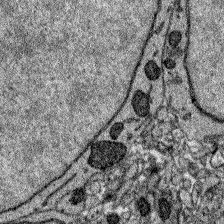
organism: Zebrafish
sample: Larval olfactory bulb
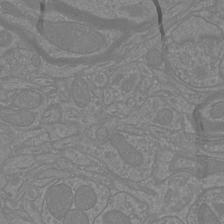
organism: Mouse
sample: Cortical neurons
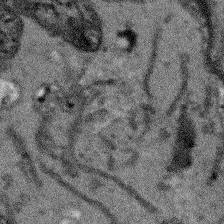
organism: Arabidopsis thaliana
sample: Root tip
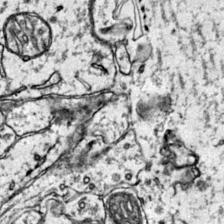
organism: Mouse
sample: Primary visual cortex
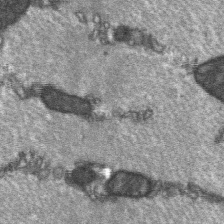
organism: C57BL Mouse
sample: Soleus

----------

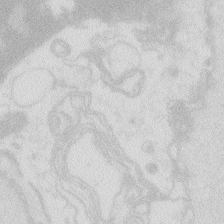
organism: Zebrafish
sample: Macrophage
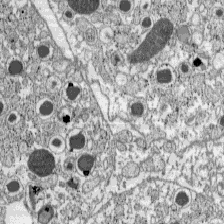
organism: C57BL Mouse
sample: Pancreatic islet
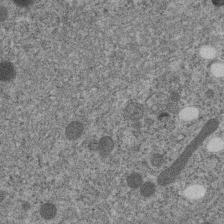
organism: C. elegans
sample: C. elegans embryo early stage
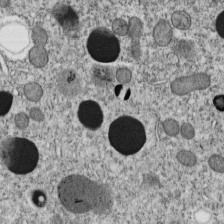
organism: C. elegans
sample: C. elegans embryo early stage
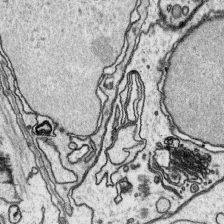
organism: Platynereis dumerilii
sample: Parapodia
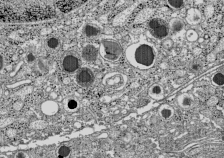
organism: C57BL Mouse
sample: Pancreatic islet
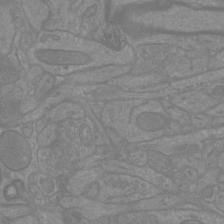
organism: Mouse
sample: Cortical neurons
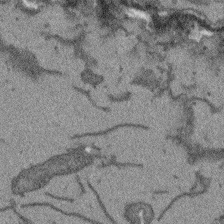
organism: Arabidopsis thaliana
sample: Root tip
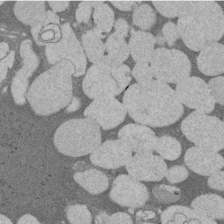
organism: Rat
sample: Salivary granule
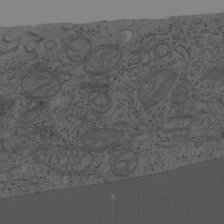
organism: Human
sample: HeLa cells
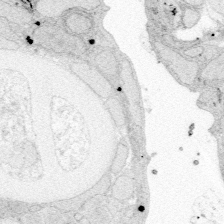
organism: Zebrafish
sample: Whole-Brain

----------

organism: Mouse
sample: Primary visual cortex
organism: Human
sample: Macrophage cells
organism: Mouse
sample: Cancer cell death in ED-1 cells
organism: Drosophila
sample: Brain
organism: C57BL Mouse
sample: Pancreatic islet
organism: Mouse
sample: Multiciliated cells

----------

Copy out the lines above from the line containing "organism: Rat" through the line containing "sample: Whole-Brain", exactly, and keep the pictures out.

organism: Rat
sample: Salivary granule
organism: Human
sample: HeLa cells
organism: Zebrafish
sample: Whole-Brain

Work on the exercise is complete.